La intuición es la siguiente: En vez de medir calorías, dividimos alimentos entre “malos” (alto en calorías), identificados con una etiqueta negra, y “buenos” (saludable y bajo en calorías) sin etiquetas. Además, imaginemos que el regulador pone un límite de calorías, entre tener o no tener una etiqueta negra, que es exactamente el número de calorías más saludable para ese alimento. Entonces, los incentivos se alinearían de la siguiente manera: Si producir bienes o servicios de mayor calidad (en este caso, tener el mismo alimento, pero con menos calorías) es costoso (porque las alternativas al azúcar son más caras que el azúcar, por ejemplo), entonces los consumidores, sabiendo que reemplazar el azúcar es caro, van a esperar un producto con altísimas calorías. Esto, porque se anticipa que las firmas no invertirán más de lo necesario en hacer el producto marginalmente más sano, si ya tiene una etiqueta. En cambio, si el producto no tiene la etiqueta, los consumidores esperan que el producto tenga las calorías precisas para que el producto sea sano (no menos, pues, quitar más calorías es costoso).
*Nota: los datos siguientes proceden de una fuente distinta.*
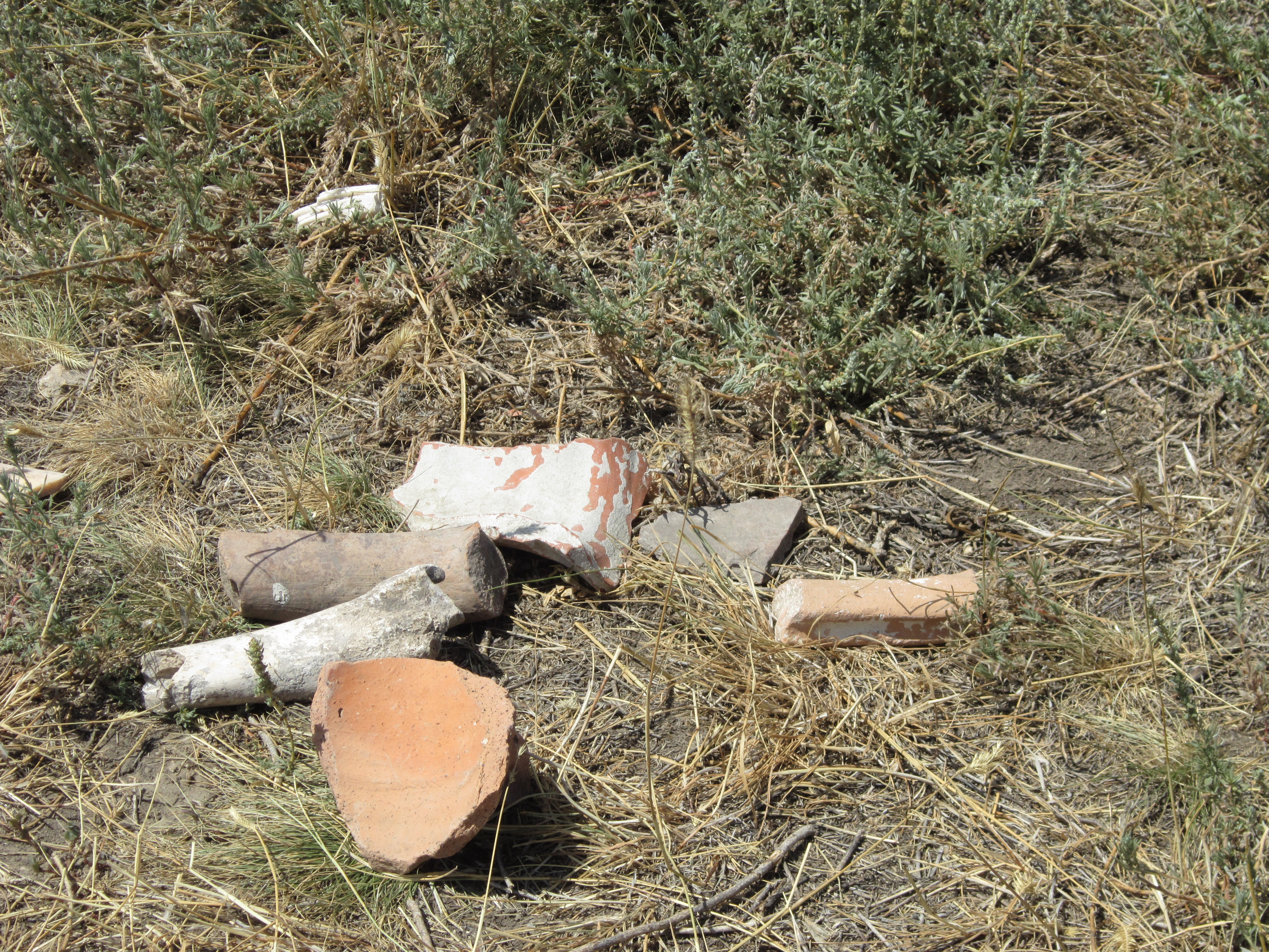 Античне місто Ніконій, село Роксолани, Овідіопольський район, Одеська область

Si las utilidades de un productor monopolista u oligopolista son mayores en productos sin etiqueta, entonces producirá productos con exactamente las calorías sanas (justo antes de que se imponga la etiqueta), y como las expectativas de los consumidores ahora son precisas, entonces no sería posible ejercer poder de mercado, en el sentido que el etiquetado obliga a las firmas a tener productos sanos para evitar la señal de “mala calidad”. En Chile, el ejemplo paradigmático fue la empresa Soprole, que lanzó una línea completa de productos lácteos “sin etiquetas” muy poco después de la implementación del etiquetado, promocionando precisamente lo saludable de dicha línea.
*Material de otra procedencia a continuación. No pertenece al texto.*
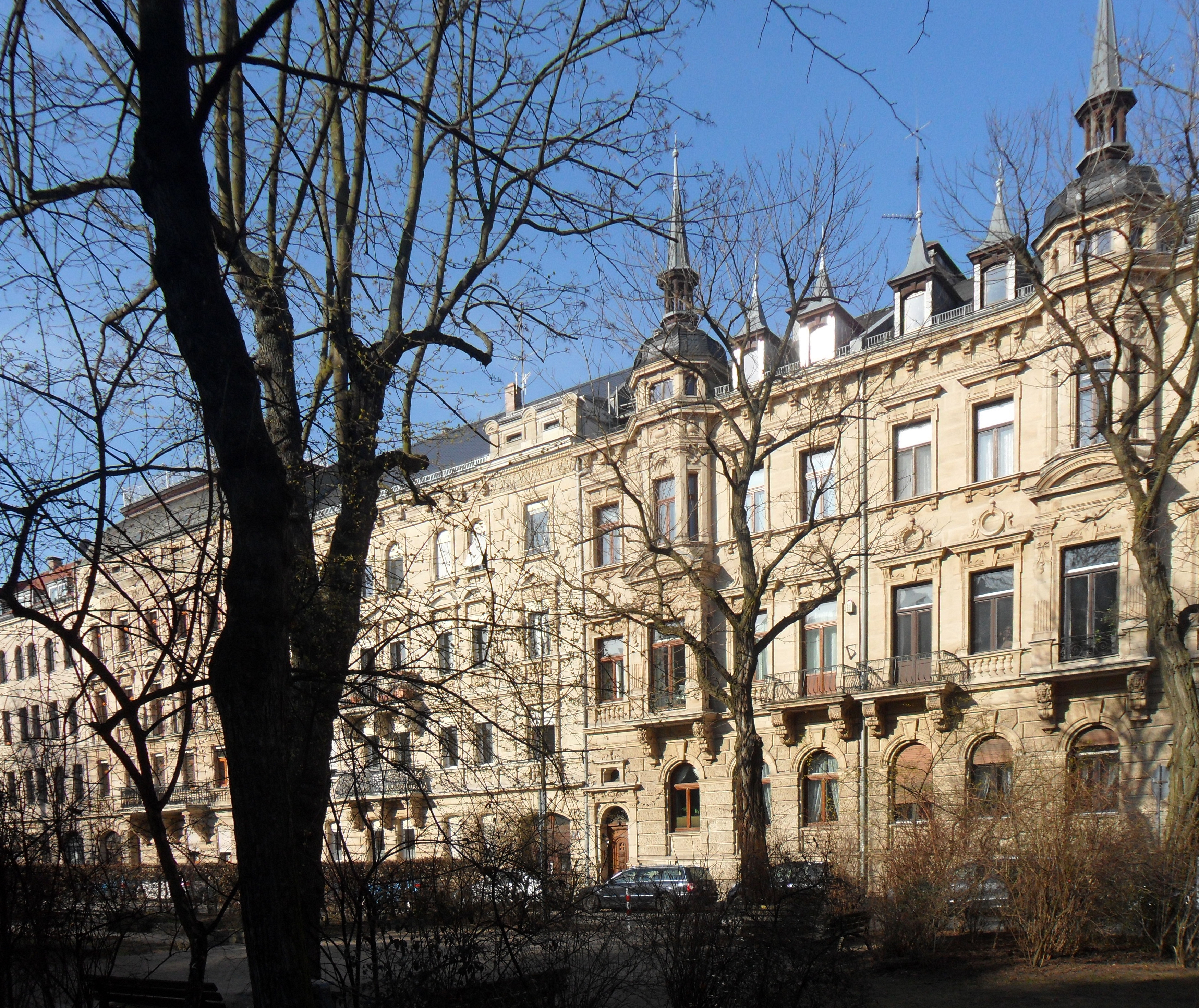 Hornschuchpromenade 1 bis 4

Vatter (2023) muestra esto para medidas de calidad en hospitales en Estados Unidos: Al pasar de un sistema de, digamos, 1 a 10 estrellas para medir calidad, a uno de 1 a 5 estrellas, esta información “velada” sería mejor que un sistema de información más completa. Estos efectos se multiplican, además, pues existirían externalidades informacionales ya que la gente pasa de “boca a boca” la información (Allende, Gallego y Neilson, 2023). Luego, si conocemos bien las preferencias de los consumidores (posible en muchos mercados gracias a la mayor disponibilidad de datos de consumo en esta época), entonces el regulador podría diseñar mejores sistemas de información para evitar o aminorar los resultados anti-competitivos en mercados que son difíciles de regular.